## EXERCISE MATERIALS
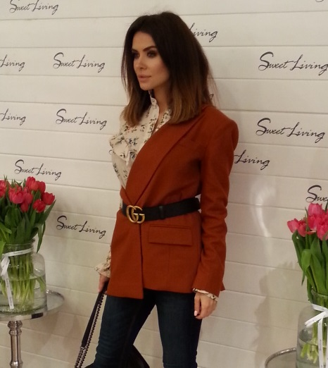 Polska celebrytka i modelka Natalia Siwiec w 2017 roku.
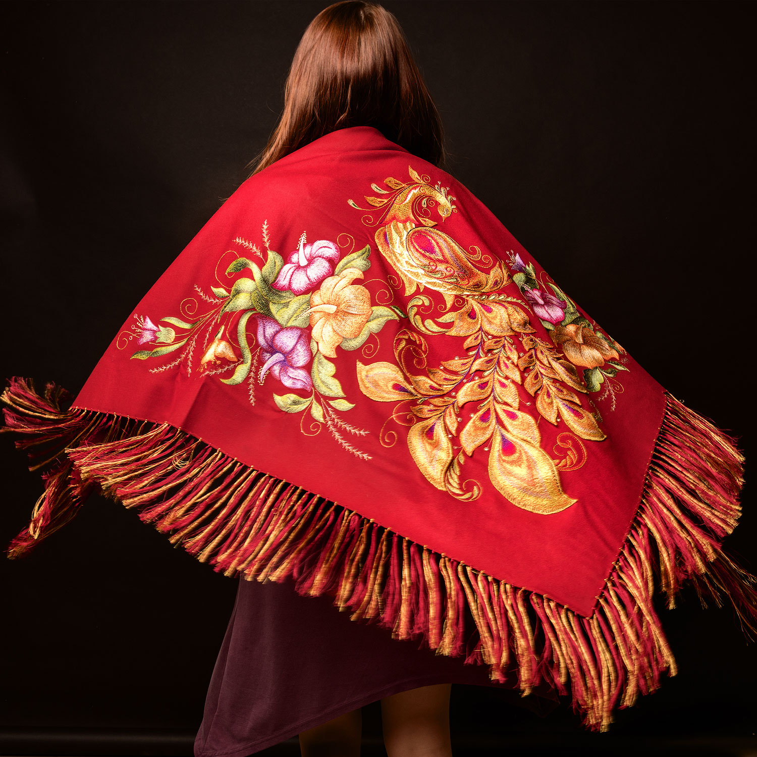 Платок с золотой вышивкой | Торжокские золотошвеи
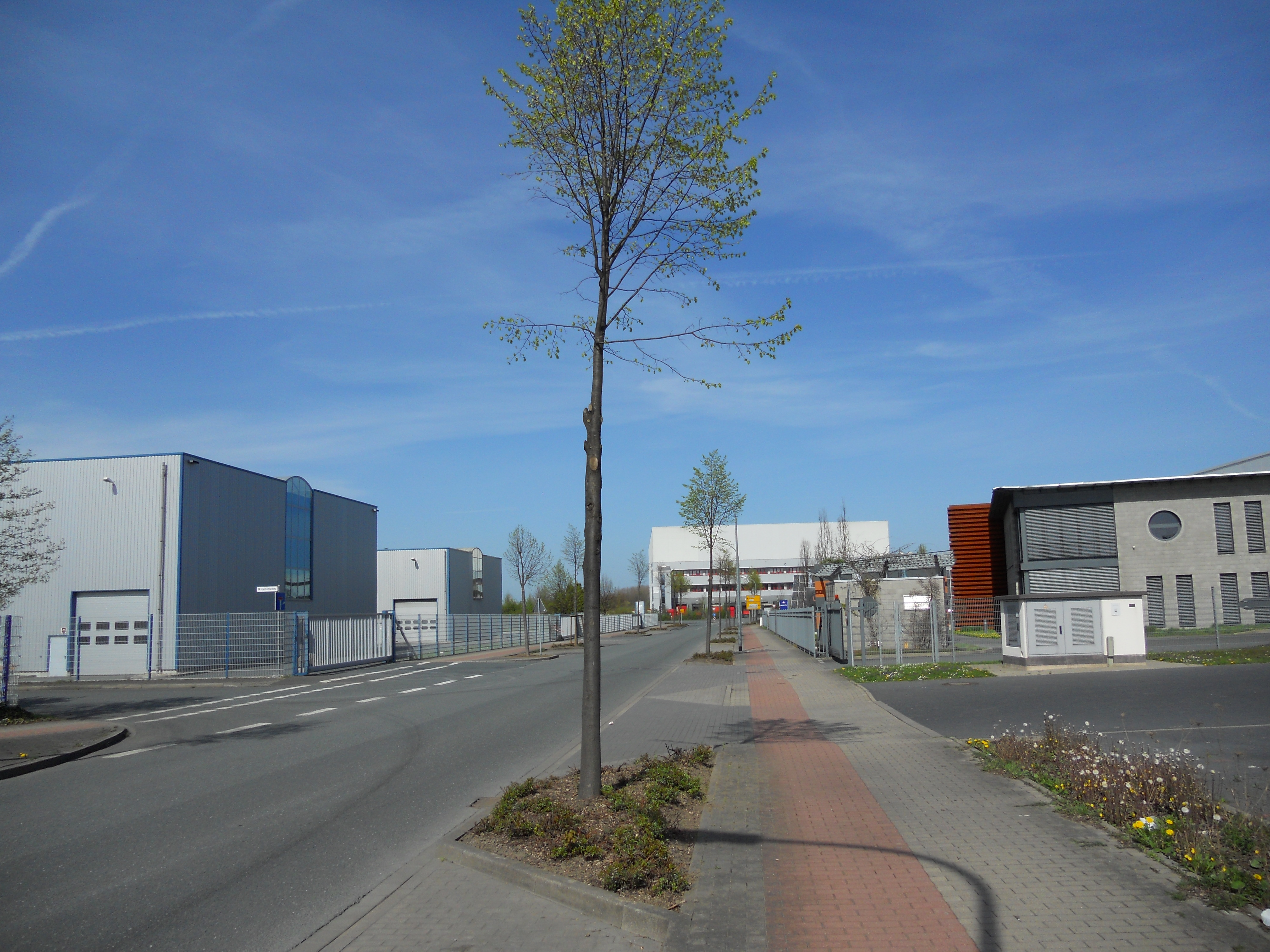 Ansicht KonWerl 2010
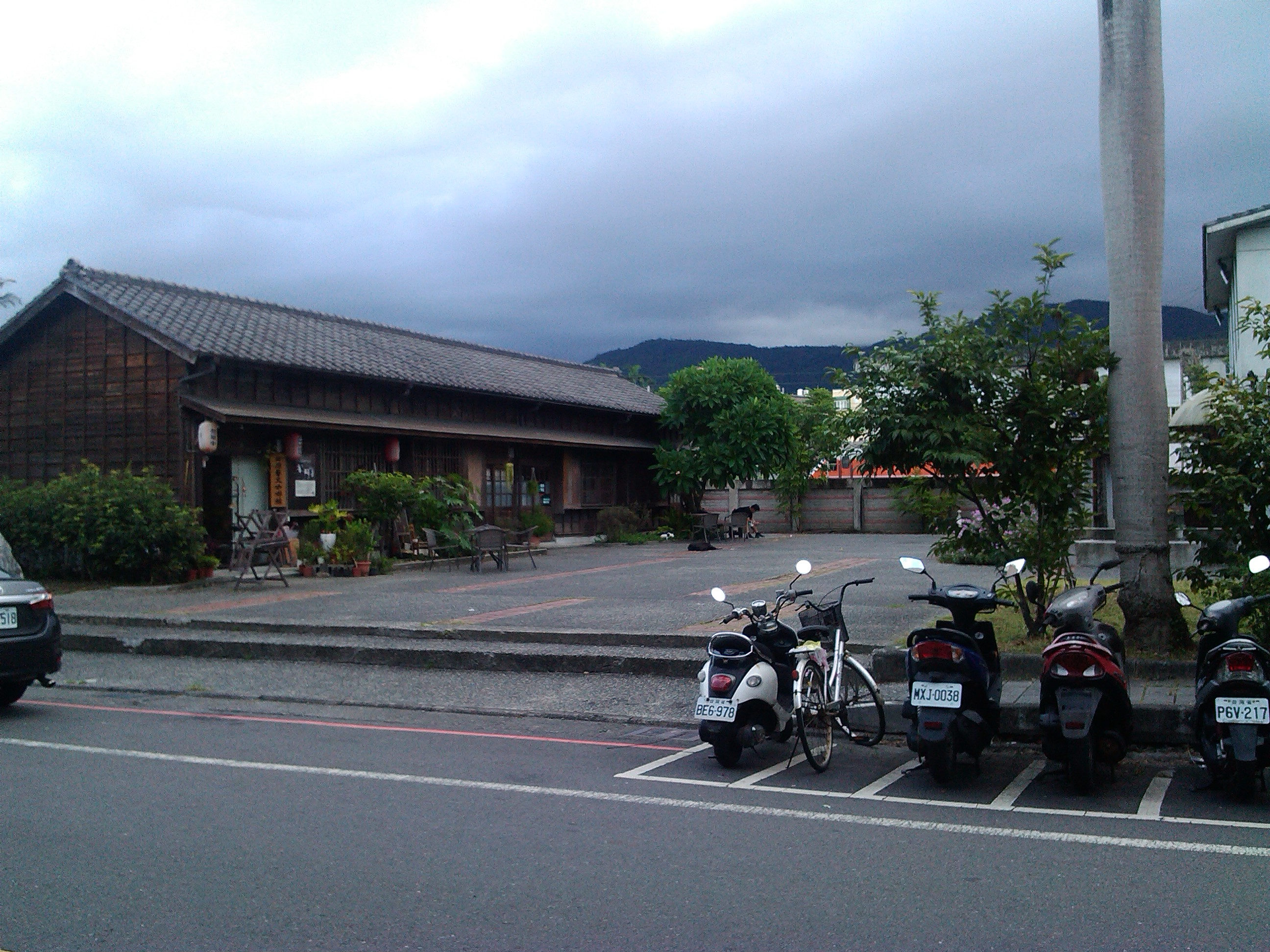 位於頭城火車站南側 前身為鐵路宿舍 後經數單位聯手改造及革新 轉型為複合式功能的休憩園區
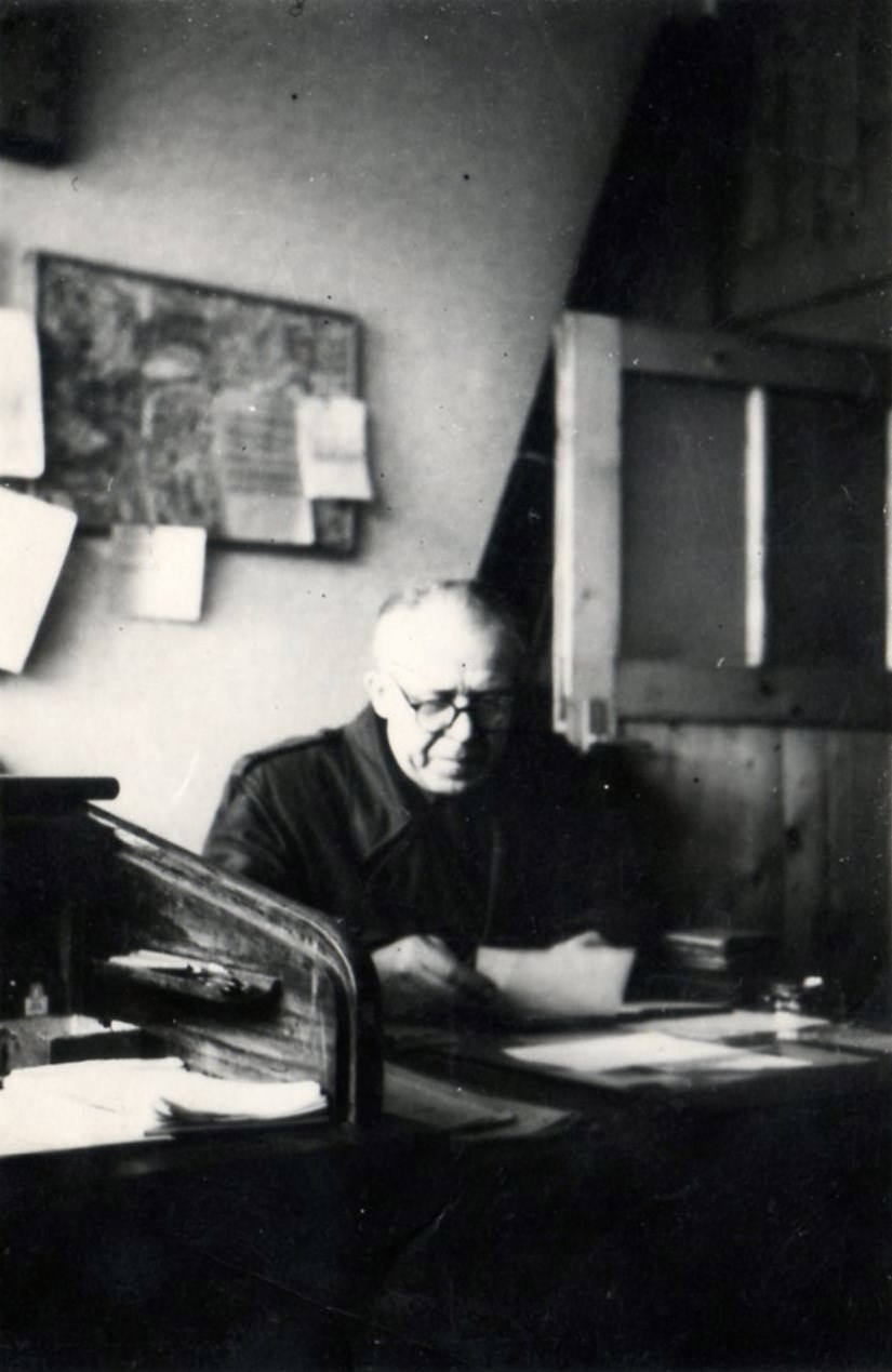 25. B.Sleza na sklonku života
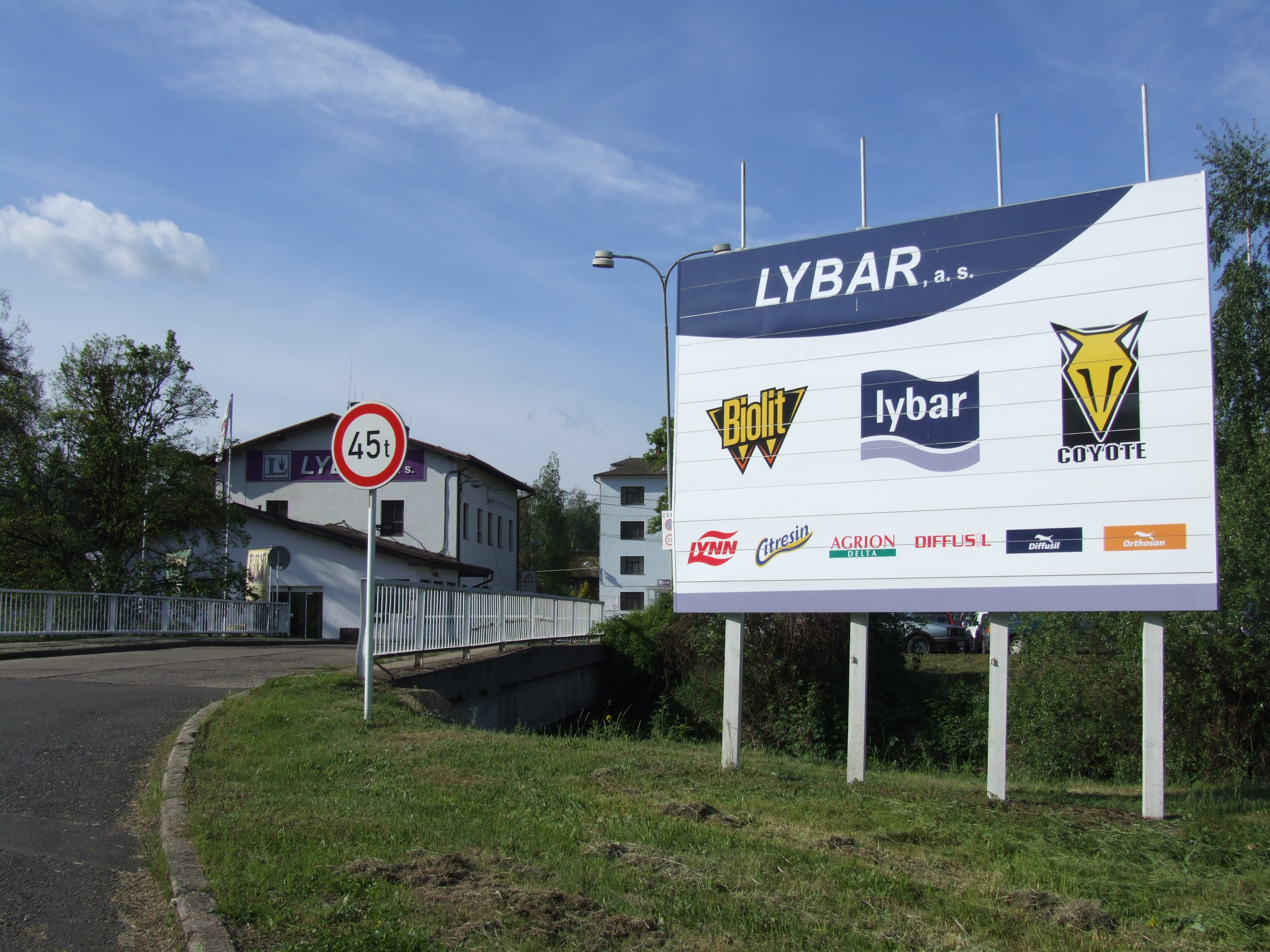 Vstup do firmy Lybar, 2005
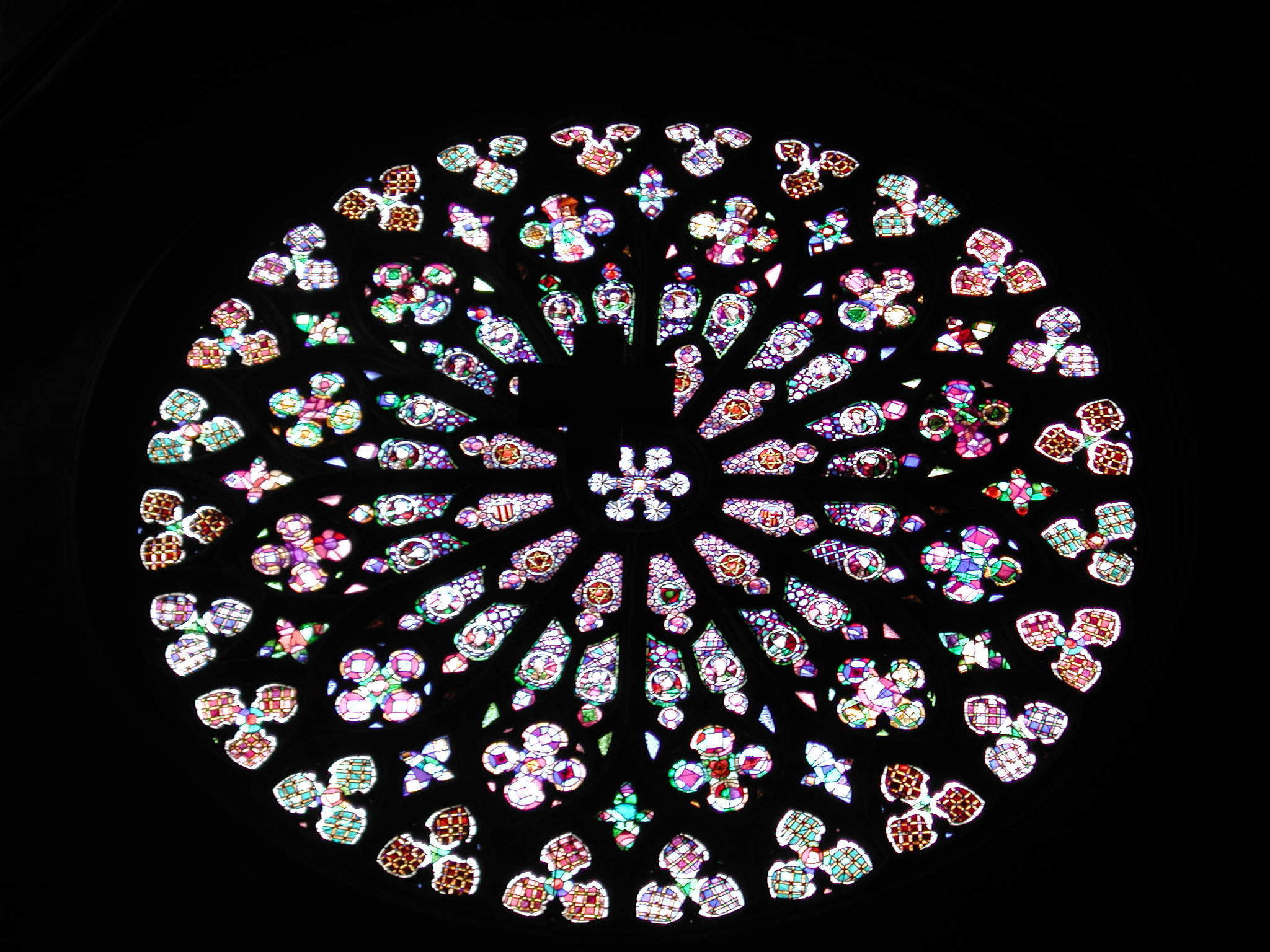 Santa María del Pí, Barcelona, rosone interno Barcelona
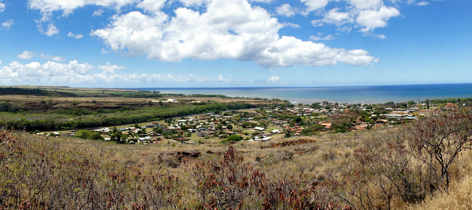 Иллюстрация для викиучебника Гавайеведение
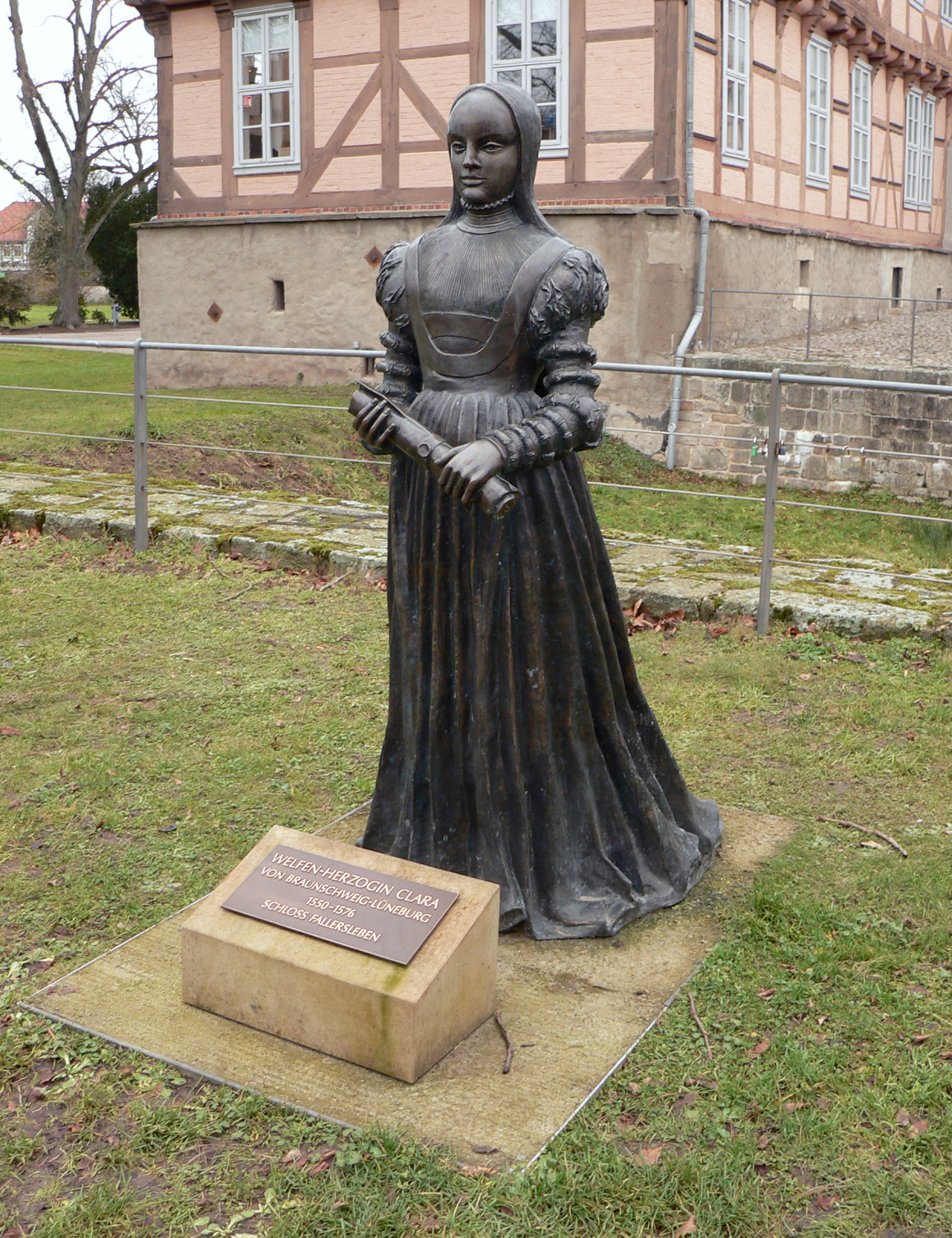 Statue der Herzogin Clara Sitz am Schloss Fallersleben
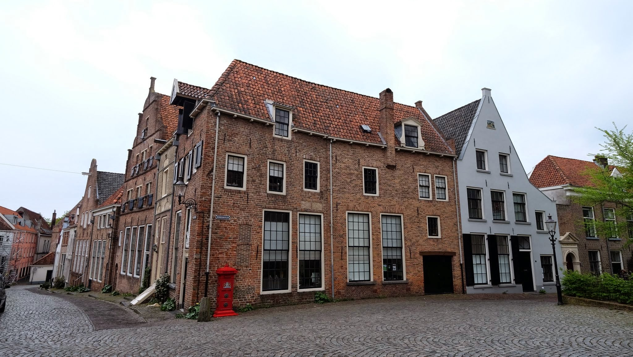 Deventer, Netherlands
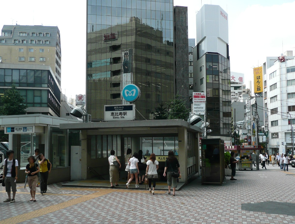 東京地下鉄ja:恵比寿駅1番出入口
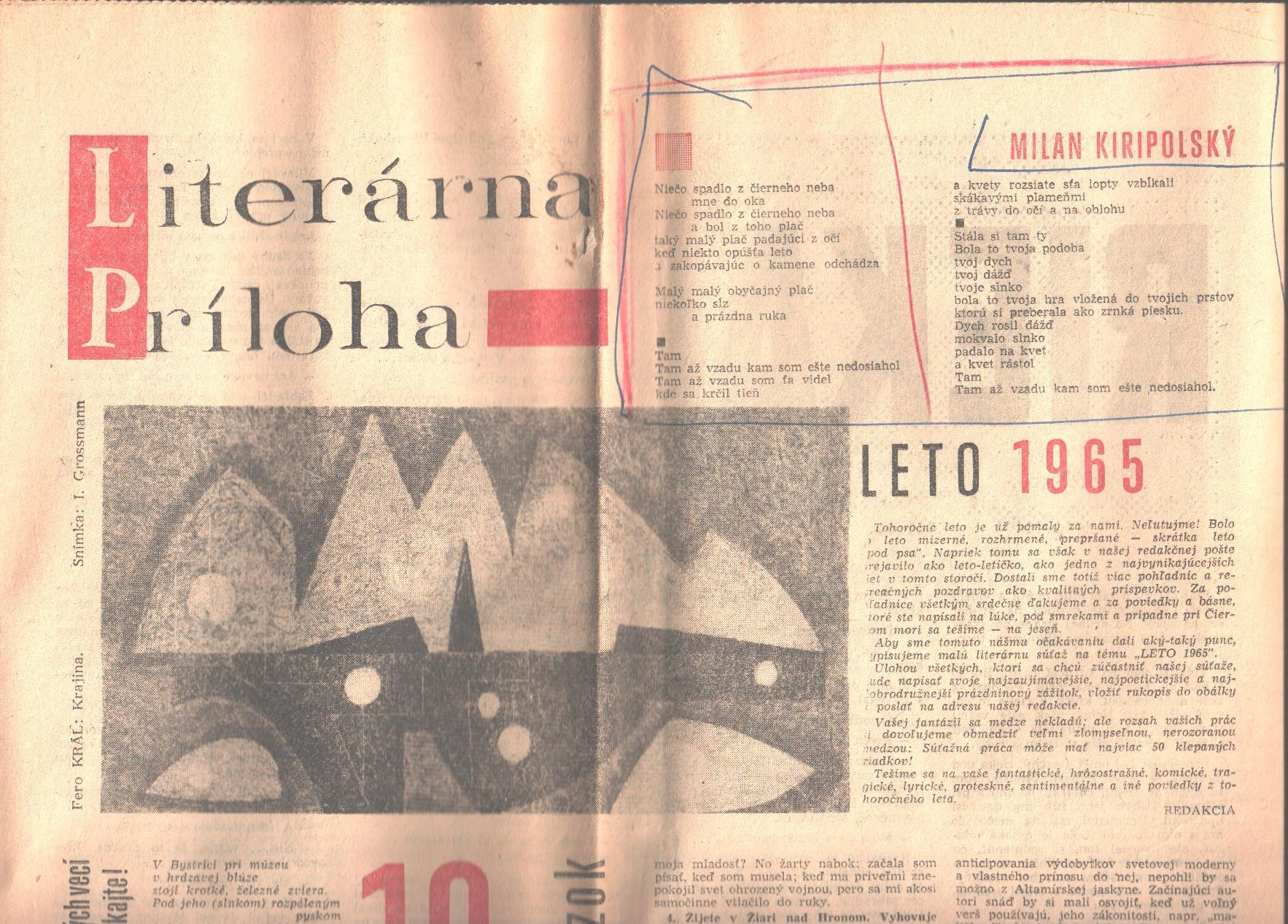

## TASK TO CARRY OUT
In the records above, find the line that contains "Ansicht KonWerl 2010" and repeat exactly that line and all lines after it to the end. Do not include pictures.

## EXERCISE RESPONSE
 Ansicht KonWerl 2010
 位於頭城火車站南側 前身為鐵路宿舍 後經數單位聯手改造及革新 轉型為複合式功能的休憩園區
 25. B.Sleza na sklonku života
 Vstup do firmy Lybar, 2005
 Santa María del Pí, Barcelona, rosone interno Barcelona
 Иллюстрация для викиучебника Гавайеведение
 Statue der Herzogin Clara Sitz am Schloss Fallersleben
 Deventer, Netherlands
 東京地下鉄ja:恵比寿駅1番出入口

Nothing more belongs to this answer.